La persona no es el centro de la libertad.

La persona y el resto del mundo no se encuentra aparte de la conciencia en el que todas las cosas aparecen. La persona, la mente, el cuerpo y el mundo surgen como pensamientos, sentimientos y sensaciones. Estos no son más que objetos en la conciencia, y no son otra cosa que la conciencia misma. La persona no experimenta; la persona es experimentada. Como conciencia, somos Eso en que estos objetos aparecen. Pensamientos, sentimientos, sensaciones —estos objetos surgen del trasfondo de la conciencia silenciosa, subsisten en la conciencia, y vuelven a sumergirse en la conciencia. La conciencia en la que aparecen no es en sí misma un objeto sino el trasfondo de todos los objetos.
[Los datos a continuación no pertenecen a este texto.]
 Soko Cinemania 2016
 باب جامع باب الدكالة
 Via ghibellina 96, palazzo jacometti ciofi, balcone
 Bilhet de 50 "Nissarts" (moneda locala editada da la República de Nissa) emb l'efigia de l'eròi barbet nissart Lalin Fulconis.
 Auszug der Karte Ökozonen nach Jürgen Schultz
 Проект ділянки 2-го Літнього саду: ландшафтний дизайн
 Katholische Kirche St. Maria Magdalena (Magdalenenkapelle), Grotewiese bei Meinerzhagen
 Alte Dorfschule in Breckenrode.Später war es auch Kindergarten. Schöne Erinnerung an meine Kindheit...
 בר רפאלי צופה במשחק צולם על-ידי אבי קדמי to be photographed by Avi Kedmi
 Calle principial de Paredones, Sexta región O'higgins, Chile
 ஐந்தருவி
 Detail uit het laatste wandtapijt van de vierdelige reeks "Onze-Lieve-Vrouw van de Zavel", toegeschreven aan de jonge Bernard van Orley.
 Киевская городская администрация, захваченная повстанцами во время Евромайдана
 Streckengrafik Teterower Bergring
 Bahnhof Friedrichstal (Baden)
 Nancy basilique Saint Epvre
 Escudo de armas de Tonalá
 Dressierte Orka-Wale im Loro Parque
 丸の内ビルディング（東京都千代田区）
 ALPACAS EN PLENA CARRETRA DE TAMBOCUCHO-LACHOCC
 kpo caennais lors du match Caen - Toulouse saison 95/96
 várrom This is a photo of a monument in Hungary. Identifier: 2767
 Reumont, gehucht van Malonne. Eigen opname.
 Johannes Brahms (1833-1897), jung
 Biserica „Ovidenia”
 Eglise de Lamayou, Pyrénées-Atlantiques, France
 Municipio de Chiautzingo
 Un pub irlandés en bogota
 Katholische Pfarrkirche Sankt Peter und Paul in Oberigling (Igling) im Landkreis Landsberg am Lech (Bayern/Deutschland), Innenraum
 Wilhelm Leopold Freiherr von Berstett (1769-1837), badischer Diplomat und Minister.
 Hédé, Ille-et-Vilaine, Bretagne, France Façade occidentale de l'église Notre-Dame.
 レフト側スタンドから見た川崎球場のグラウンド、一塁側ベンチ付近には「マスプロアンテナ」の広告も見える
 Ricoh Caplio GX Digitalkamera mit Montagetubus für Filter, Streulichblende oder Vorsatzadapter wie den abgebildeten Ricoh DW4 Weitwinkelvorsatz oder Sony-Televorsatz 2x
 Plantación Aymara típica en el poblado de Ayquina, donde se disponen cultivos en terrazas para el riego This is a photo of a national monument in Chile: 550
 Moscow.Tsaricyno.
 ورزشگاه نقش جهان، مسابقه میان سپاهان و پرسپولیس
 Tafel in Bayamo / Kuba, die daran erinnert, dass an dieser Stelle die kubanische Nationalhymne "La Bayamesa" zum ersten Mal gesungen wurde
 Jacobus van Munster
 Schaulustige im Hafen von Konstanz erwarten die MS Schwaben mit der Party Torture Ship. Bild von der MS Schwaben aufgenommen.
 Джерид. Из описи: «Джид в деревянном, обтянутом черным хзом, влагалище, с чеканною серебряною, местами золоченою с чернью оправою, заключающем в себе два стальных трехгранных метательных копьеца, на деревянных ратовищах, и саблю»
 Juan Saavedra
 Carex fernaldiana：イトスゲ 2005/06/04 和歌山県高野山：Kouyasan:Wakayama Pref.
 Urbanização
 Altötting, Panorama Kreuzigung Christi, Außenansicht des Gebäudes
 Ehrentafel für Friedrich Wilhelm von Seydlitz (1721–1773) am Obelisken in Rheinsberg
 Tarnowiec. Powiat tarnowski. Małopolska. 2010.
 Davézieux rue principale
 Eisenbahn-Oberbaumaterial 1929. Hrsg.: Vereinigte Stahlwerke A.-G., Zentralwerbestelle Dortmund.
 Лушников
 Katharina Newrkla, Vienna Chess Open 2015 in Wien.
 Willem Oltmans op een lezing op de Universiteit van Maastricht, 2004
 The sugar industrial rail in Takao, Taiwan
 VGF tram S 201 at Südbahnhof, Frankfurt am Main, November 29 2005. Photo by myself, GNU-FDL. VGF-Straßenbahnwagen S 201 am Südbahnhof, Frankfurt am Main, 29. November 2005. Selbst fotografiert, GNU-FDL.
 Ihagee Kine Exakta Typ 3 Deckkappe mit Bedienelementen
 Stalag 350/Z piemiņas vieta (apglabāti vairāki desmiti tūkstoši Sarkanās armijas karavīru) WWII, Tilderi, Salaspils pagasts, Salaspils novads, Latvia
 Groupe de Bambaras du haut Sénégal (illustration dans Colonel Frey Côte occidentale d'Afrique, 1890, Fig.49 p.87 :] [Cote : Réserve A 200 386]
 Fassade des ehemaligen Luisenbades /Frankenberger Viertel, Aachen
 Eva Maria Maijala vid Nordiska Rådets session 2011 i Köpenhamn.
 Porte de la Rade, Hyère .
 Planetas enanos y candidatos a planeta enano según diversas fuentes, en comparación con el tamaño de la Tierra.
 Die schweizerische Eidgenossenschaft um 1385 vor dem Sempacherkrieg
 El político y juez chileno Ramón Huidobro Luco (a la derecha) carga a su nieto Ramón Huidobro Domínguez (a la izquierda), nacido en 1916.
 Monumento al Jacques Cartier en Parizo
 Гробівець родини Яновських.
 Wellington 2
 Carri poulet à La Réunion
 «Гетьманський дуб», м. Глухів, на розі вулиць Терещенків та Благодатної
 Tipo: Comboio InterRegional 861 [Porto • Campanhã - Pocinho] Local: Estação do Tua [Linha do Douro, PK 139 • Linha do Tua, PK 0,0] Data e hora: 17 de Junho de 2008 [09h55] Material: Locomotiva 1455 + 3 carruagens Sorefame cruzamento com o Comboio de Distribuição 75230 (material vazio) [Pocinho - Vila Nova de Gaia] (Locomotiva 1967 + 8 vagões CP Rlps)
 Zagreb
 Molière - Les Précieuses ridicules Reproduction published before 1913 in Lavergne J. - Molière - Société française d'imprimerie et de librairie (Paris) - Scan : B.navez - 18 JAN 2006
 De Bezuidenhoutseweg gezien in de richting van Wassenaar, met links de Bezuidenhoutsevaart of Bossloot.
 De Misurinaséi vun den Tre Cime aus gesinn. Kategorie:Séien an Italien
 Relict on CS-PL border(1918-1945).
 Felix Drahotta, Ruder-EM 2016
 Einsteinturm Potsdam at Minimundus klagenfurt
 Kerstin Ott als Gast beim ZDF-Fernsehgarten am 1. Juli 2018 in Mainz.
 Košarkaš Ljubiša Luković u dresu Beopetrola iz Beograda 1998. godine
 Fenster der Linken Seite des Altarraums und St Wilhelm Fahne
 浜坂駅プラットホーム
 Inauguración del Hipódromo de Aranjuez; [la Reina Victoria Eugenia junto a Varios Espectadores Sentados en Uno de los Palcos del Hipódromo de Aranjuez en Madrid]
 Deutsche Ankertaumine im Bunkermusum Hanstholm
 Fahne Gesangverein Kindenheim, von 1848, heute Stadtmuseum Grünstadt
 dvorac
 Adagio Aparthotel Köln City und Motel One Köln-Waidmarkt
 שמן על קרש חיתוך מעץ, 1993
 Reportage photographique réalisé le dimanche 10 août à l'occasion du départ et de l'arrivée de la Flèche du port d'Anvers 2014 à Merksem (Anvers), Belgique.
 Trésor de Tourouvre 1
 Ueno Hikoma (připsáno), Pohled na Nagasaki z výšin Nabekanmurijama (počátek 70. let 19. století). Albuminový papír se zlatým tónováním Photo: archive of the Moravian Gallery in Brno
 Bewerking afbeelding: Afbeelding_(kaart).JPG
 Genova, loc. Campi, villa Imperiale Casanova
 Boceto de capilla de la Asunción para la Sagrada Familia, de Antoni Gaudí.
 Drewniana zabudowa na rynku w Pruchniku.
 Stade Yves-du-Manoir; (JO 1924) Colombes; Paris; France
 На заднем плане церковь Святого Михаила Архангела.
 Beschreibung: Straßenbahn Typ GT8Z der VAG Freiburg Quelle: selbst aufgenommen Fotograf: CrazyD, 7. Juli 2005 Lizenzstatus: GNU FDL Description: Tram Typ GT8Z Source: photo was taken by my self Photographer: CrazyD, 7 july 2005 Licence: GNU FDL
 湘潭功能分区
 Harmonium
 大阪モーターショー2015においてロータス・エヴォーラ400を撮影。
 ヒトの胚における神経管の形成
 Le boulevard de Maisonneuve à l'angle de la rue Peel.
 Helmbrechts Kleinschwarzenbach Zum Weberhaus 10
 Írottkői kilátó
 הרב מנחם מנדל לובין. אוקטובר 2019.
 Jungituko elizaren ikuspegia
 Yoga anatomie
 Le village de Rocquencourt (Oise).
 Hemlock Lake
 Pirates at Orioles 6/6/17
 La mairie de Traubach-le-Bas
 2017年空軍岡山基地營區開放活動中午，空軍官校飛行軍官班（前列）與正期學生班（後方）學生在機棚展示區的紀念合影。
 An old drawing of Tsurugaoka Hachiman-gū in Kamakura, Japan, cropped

Es nuestra verdadera naturaleza. Pero los objetos aparecen y desaparecen espontáneamente, sin autonomía. Ellos son impotentes y no pueden hacer nada por su cuenta. Los objetos no pueden poseer o contener libertad.

¿Existe la libertad?

La conciencia silenciosa en la que todos los objetos aparecen es la verdadera naturaleza de todas las cosas. La conciencia dice SÍ a todo. Incluso si un NO surge, la conciencia dice Sí al NO. La conciencia es sin resistencia, sin límites o bordes, sin rechazo y sin obstrucción. La conciencia no es libre, es la libertad misma. Lo que realmente somos no es la persona sino esta conciencia, esta libertad.

La persona quiere asumir esta libertad, hacerla suya, contemplarla, estar presente para usar y disfrutar de ella. Pero a pesar de este deseo, desde la perspectiva de la persona, la persona nunca puede ser dueña de Eso en que la persona aparece.

¿Qué hay de las enseñanzas que enfatizan el libre albedrío?

Todas las religiones y sistemas éticos se basan en esa idea. Ramana Maharshi dijo a un interlocutor que todas las acciones están determinadas excepto la capacidad de indagar en nuestra verdadera naturaleza.

¿No es el Caso 2 de arriba diferente del Caso 1?

A veces, las enseñanzas y exhortaciones acerca de la libertad personal es un paso hermoso, eficaz y necesario para liberarse de la idea de ser una persona. Una persona que adopta de forma prematura la enseñanza del "no-libre albedrío" puede caer en la depresión y la conducta antinómica. "Tienes que ser alguien antes de poder ser nadie". Las enseñanzas sobre el libre albedrío toman prestado de la libertad lo que somos. Entre los muchos objetos que surgen en el espejo de la conciencia, surgen algunos objetos como imágenes de espejos. Estas imágenes son tomadas como representaciones de su origen. Como un espejo que aparece en un espejo, la enseñanza de Ramana sirve como un puntero a la libertad. El Caso 2 no es diferente en este aspecto del Caso 1. Como objetos, todos los casos y sus personajes, y todas las enseñanzas y todo discurso (¡incluso éste!) no son libres o autónomos por sí mismos, sino que surgen de la libertad y consisten en la libertad.

La persona nunca es libre.

Como conciencia, nunca estamos limitados.